RECORD SET:
● ● ● ● ● ● ●

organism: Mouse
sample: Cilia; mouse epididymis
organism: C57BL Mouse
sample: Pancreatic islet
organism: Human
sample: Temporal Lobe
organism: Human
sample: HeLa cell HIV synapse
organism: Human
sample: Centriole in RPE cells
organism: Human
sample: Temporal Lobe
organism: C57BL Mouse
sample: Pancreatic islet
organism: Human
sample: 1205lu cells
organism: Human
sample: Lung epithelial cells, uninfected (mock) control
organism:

● ● ● ● ● ● ●

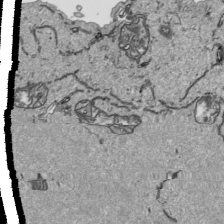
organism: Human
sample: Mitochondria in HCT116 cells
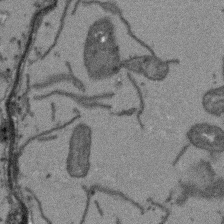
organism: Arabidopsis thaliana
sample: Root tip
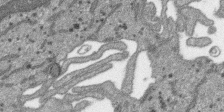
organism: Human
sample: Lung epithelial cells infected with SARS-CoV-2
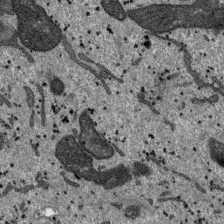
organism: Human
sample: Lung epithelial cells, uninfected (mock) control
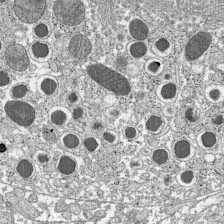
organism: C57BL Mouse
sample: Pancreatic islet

● ● ● ● ● ● ●

EXERCISE:
Sift the data above for lines with "cells", then copy each one.

TASK RESULT:
sample: Centriole in RPE cells
sample: 1205lu cells
sample: Lung epithelial cells, uninfected (mock) control
sample: Mitochondria in HCT116 cells
sample: Lung epithelial cells infected with SARS-CoV-2
sample: Lung epithelial cells, uninfected (mock) control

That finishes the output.